Сила Хоттабыча – в его бороде, причём исключительно сухой. Мокрая борода бессильна. Волька, чтобы противостоять подсуживающему джинну на футбольном матче, выливает на бороду старика стакан воды. Это «мочить бороду» сходно, как ни странно, с путинским «мочить в сортире». Если соединить два тезиса, получим «мочить бороду в сортире» – действенный способ противостояния ваххабизму, освоенный в чеченских кампаниях.
Лагин находит самое лучшее применение Хоттабычу – советскому (или пророссийскому) исламу. Старик превосходно борется с западным капиталом. Вначале, правда, исключительно от невежества становится послушным рабом американского дельца Вандендаллеса, но потом изгоняет его, а под конец превращает в собаку – снова образ «неверного». При помощи Хоттабыча (то бишь ислама) можно укрощать враждебный Запад – таков посыл автора. Кстати, в романе есть мальчик-клеветник Гога Пилюкин.

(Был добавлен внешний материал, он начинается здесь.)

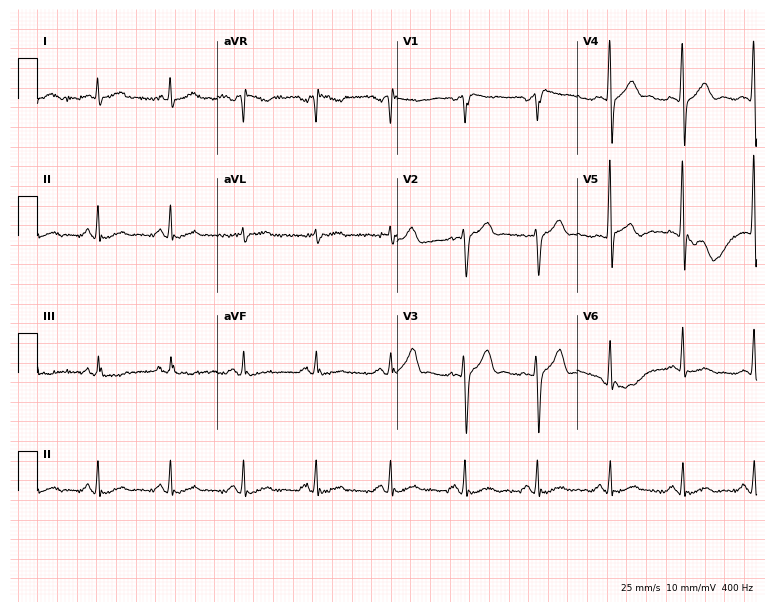
Electrocardiogram, a male, 44 years old. Overall reading on record: normal ECG.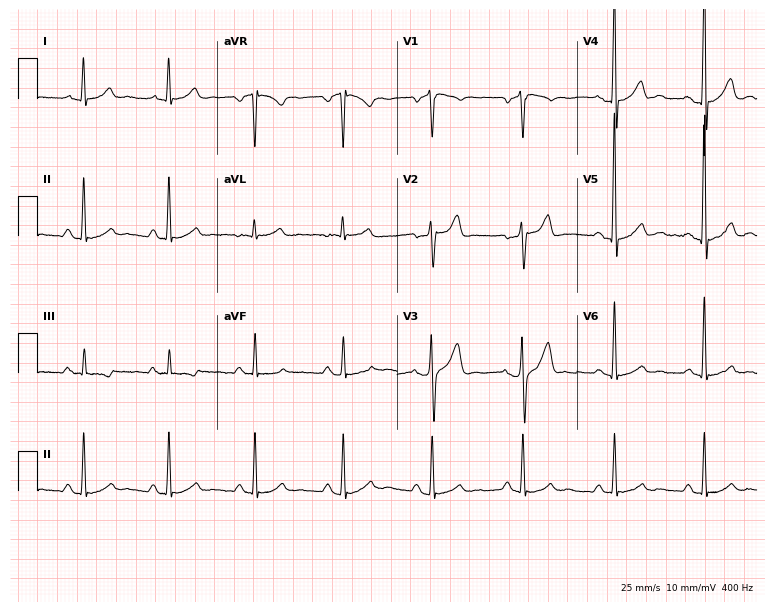
12-lead ECG from a 54-year-old male patient. Recorded interpretation: within normal limits.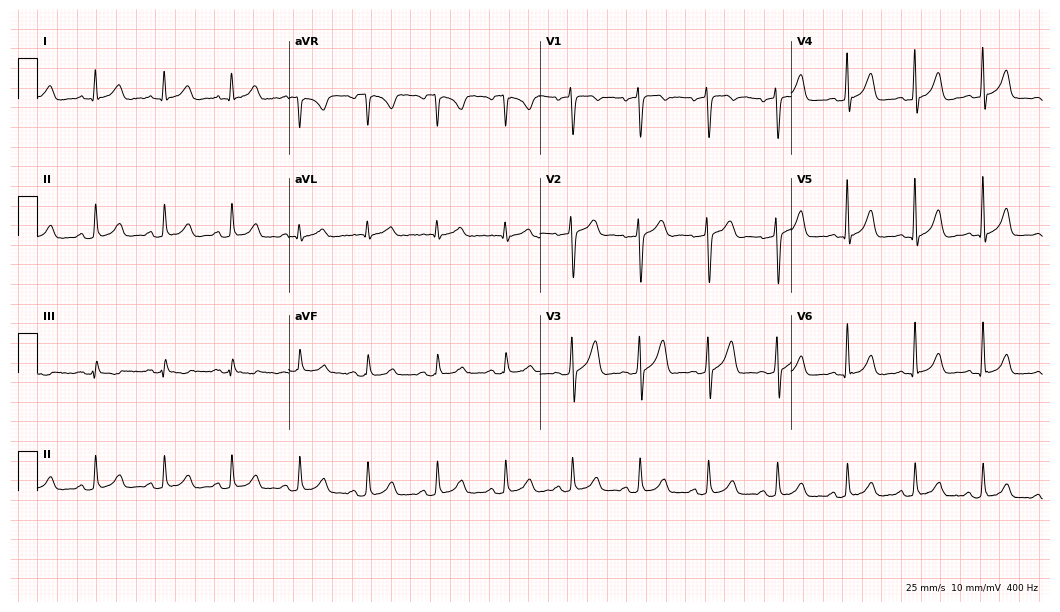
12-lead ECG from a male patient, 47 years old. Recorded interpretation: within normal limits.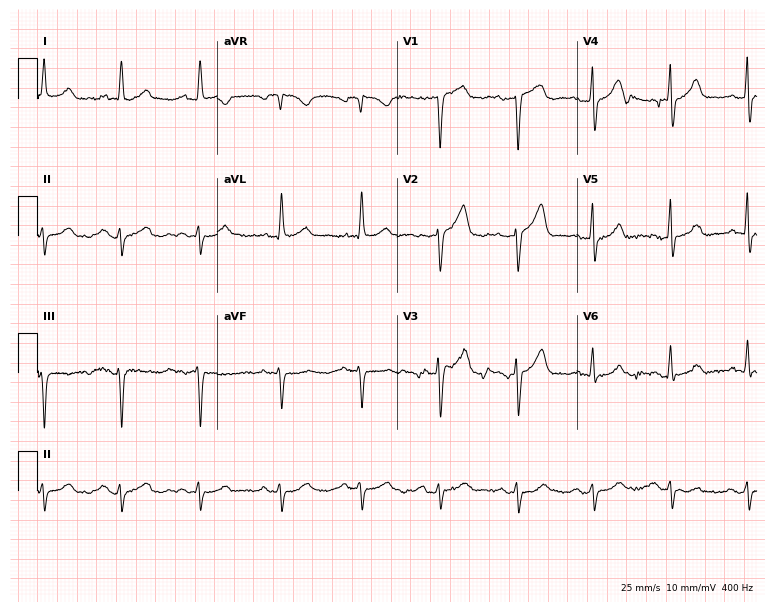
Resting 12-lead electrocardiogram. Patient: a 70-year-old man. None of these six findings is recorded: first-degree AV block, right bundle branch block, left bundle branch block, sinus bradycardia, atrial fibrillation, sinus tachycardia. Only these six findings were labelled.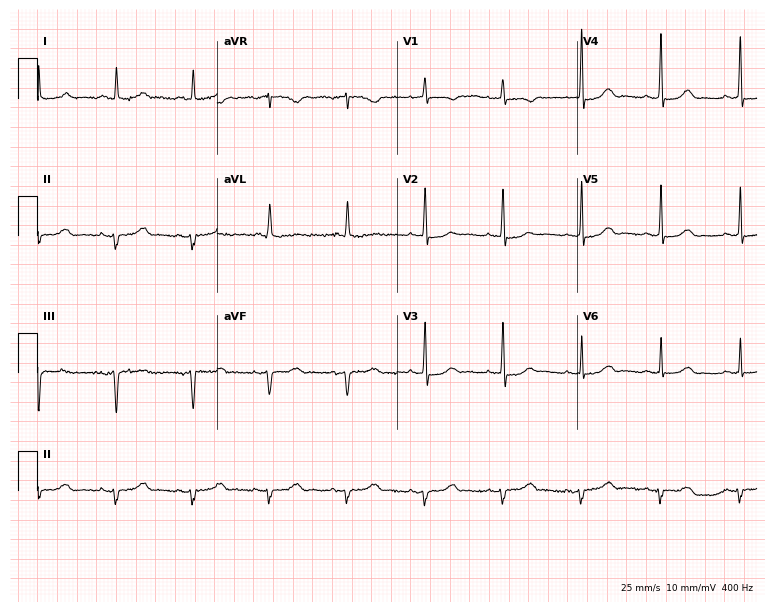
ECG — a 66-year-old female. Screened for six findings — first-degree AV block, right bundle branch block (RBBB), left bundle branch block (LBBB), sinus bradycardia, atrial fibrillation (AF), sinus tachycardia — none is recorded.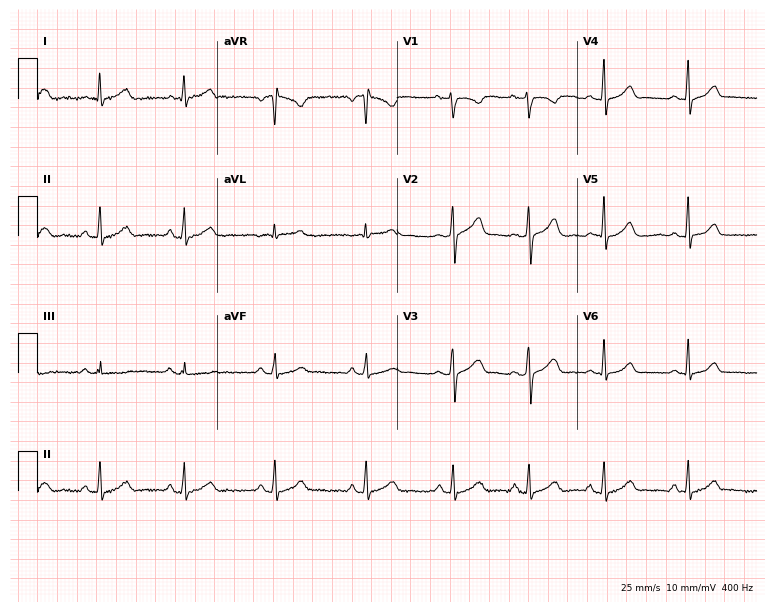
Resting 12-lead electrocardiogram. Patient: a 27-year-old female. Read as a normal ECG.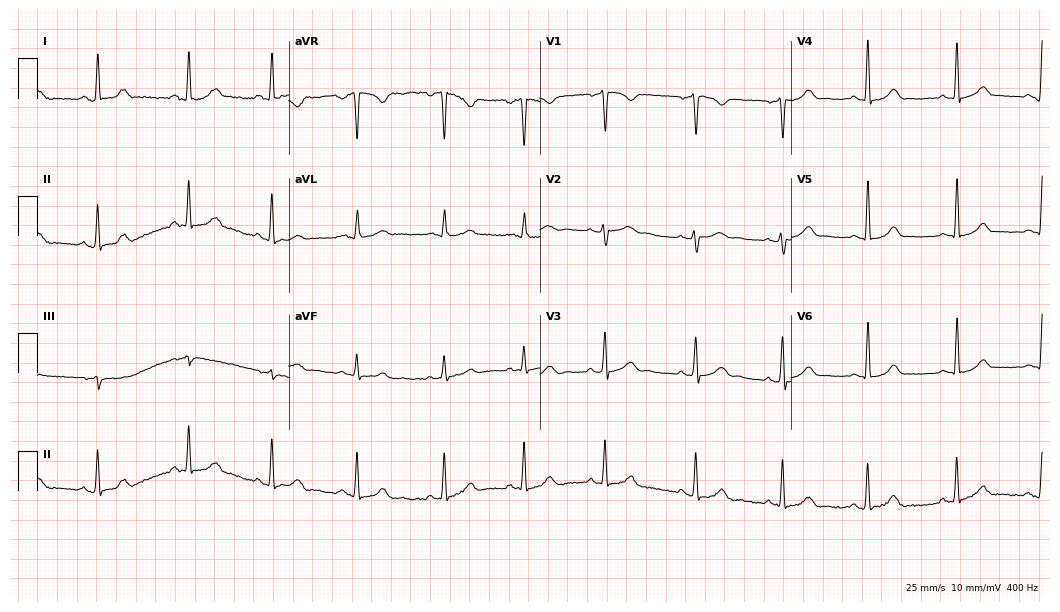
ECG (10.2-second recording at 400 Hz) — a 43-year-old female patient. Labelled as a normal ECG.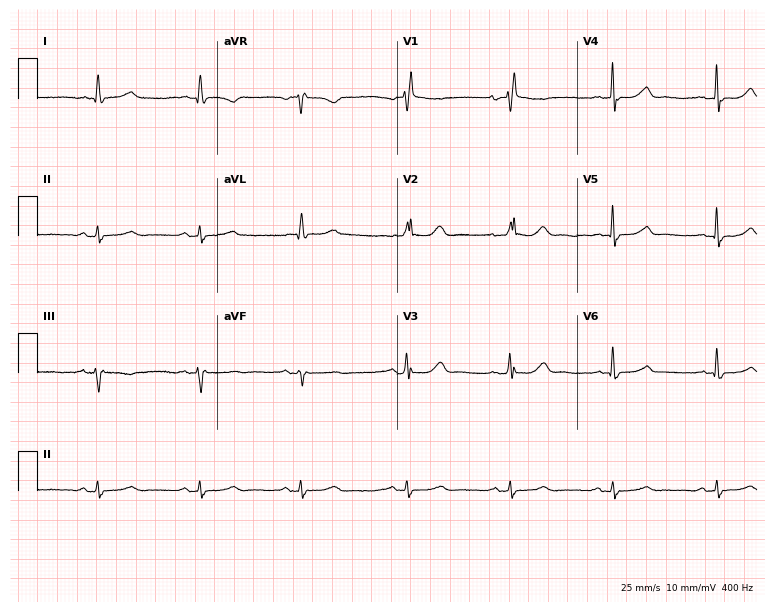
12-lead ECG from a female patient, 73 years old (7.3-second recording at 400 Hz). No first-degree AV block, right bundle branch block, left bundle branch block, sinus bradycardia, atrial fibrillation or sinus tachycardia recorded for this tracing. Other findings, if any, are not listed.

Остроумное колдовство Джинна заменяет голос Гоги лаем, когда тот «лжёт».
Цивилизуясь, Хоттабыч становится всё менее опасным – он чудаковат, но уже социален. Лагин настойчиво говорит о необходимости образования для Хоттабыча, в том числе и политического. Волька буквально долбит джинна упрощённым Марксом.
В конце романа возникает брат Хоттабыча – Омар Юсуф. Он своего рода «фундаменталист», но это проявляется не в религиозности (в романе она отсутствует), а в агрессивном тоталитарном менталитете. Диалог с Омаром Юсуфом возможен либо через посредника – брата, либо с позиции силы. Волька обманом подчиняет себе невежественного джинна демонстрацией своего сверх-могущества – «остановкой солнца», которое просто не заходит в северных широтах. Кстати, неслучайно Омар Юсуф найден не на территории Советского Союза, а где-то во льдах – замороженный до времени чужеродный радикализм. Хоттабыч, при всех недостатках, олицетворяет всё-таки свой, советский Восток.
Героев избавляет от Омара Юсуфа его же спесивое невежество. Он улетает в космос и становится спутником Земли. В этом видится ещё один пророческий совет. Радикальный ислам следует выпускать и в микро-, и в макрокосмос. В этом контексте политика США и Израиля в отношении иранской ядерной программы в корне неверна. Хотя у них есть оправдание, они не читали «Хоттабыча».
В Цветочном городе живут маленькие человечки – малыши и малышки. Они ведут свой карликовый быт в «большом» человеческом мире. Но именно эти изменённые пропорции – сами коротышки ростом не больше огурца – формируют благополучный жизненный уклад.